Saved data entries
..............................
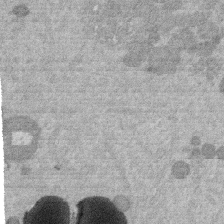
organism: Mouse
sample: Dividing mouse embryo 1 cell stage
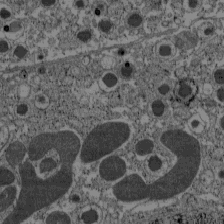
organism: C57BL Mouse
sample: Pancreatic islet
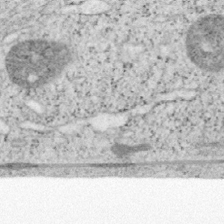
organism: Mouse
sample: OT-I killer T cells with ID8 ovarian cancer cells
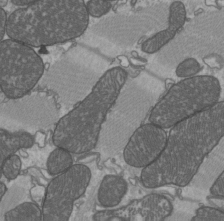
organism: C57BL Mouse
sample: Heart
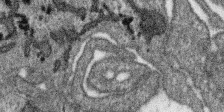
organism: Human
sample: Lung epithelial cells infected with SARS-CoV-2
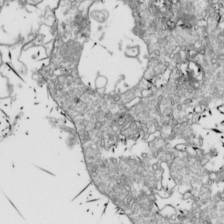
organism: Drosophila
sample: Cell division; meiosis; drosophila spermatocytes
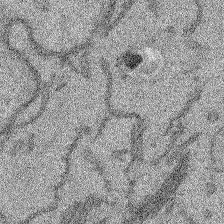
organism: Human
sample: HeLa cells
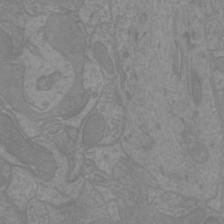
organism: Mouse
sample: Cortical neurons
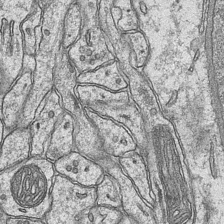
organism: Mouse
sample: CA1 Hippocampus
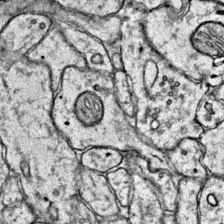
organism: Mouse
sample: Primary visual cortex
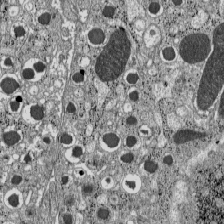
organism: C57BL Mouse
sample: Pancreatic islet
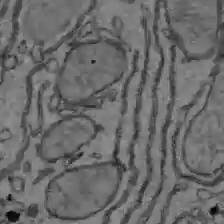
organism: C57BL Mouse
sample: Liver
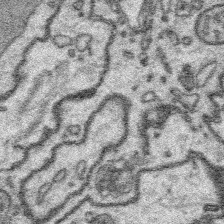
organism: Platynereis dumerilii
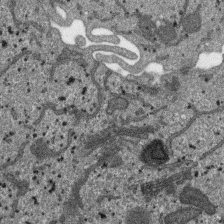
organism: Human
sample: Lung epithelial cells infected with SARS-CoV-2
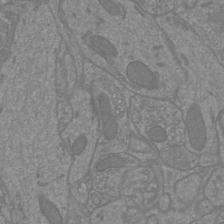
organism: Mouse
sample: Cortical neurons
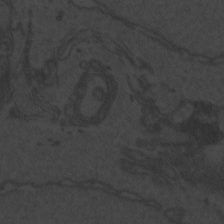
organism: Zebrafish
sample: Macrophage infected with Toxoplasma gondii
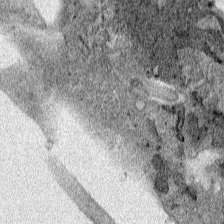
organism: Human
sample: Mitochondria in HCT116 cells
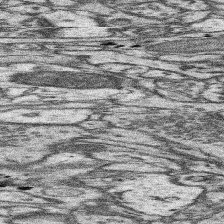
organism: Mouse
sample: Somatosensory cortex neuropil
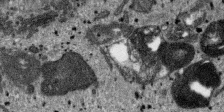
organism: Human
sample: Lung epithelial cells, uninfected (mock) control
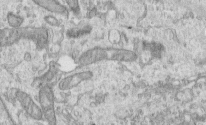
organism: Human
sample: Centriole in RPE cells
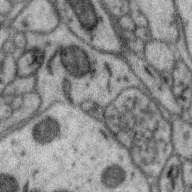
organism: Zebra finch
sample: Brain
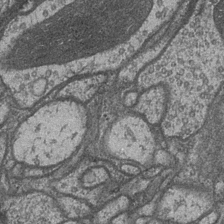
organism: Drosophila
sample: Optic medulla
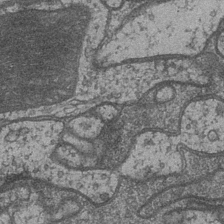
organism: Drosophila
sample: Optic medulla
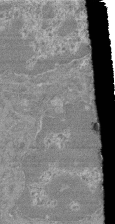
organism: Mouse
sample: Glomerulus
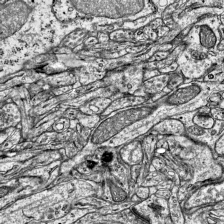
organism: Mouse
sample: Visual Cortex
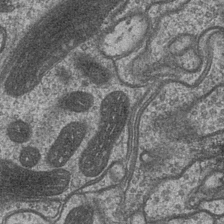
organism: Drosophila
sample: Optic medulla
..............................
» **What the task asks**
Write out every entry exactly. Pictures do not belong in the copy.

» **Reply to the task**
organism: Mouse
sample: Dividing mouse embryo 1 cell stage
organism: C57BL Mouse
sample: Pancreatic islet
organism: Mouse
sample: OT-I killer T cells with ID8 ovarian cancer cells
organism: C57BL Mouse
sample: Heart
organism: Human
sample: Lung epithelial cells infected with SARS-CoV-2
organism: Drosophila
sample: Cell division; meiosis; drosophila spermatocytes
organism: Human
sample: HeLa cells
organism: Mouse
sample: Cortical neurons
organism: Mouse
sample: CA1 Hippocampus
organism: Mouse
sample: Primary visual cortex
organism: C57BL Mouse
sample: Pancreatic islet
organism: C57BL Mouse
sample: Liver
organism: Platynereis dumerilii
organism: Human
sample: Lung epithelial cells infected with SARS-CoV-2
organism: Mouse
sample: Cortical neurons
organism: Zebrafish
sample: Macrophage infected with Toxoplasma gondii
organism: Human
sample: Mitochondria in HCT116 cells
organism: Mouse
sample: Somatosensory cortex neuropil
organism: Human
sample: Lung epithelial cells, uninfected (mock) control
organism: Human
sample: Centriole in RPE cells
organism: Zebra finch
sample: Brain
organism: Drosophila
sample: Optic medulla
organism: Drosophila
sample: Optic medulla
organism: Mouse
sample: Glomerulus
organism: Mouse
sample: Visual Cortex
organism: Drosophila
sample: Optic medulla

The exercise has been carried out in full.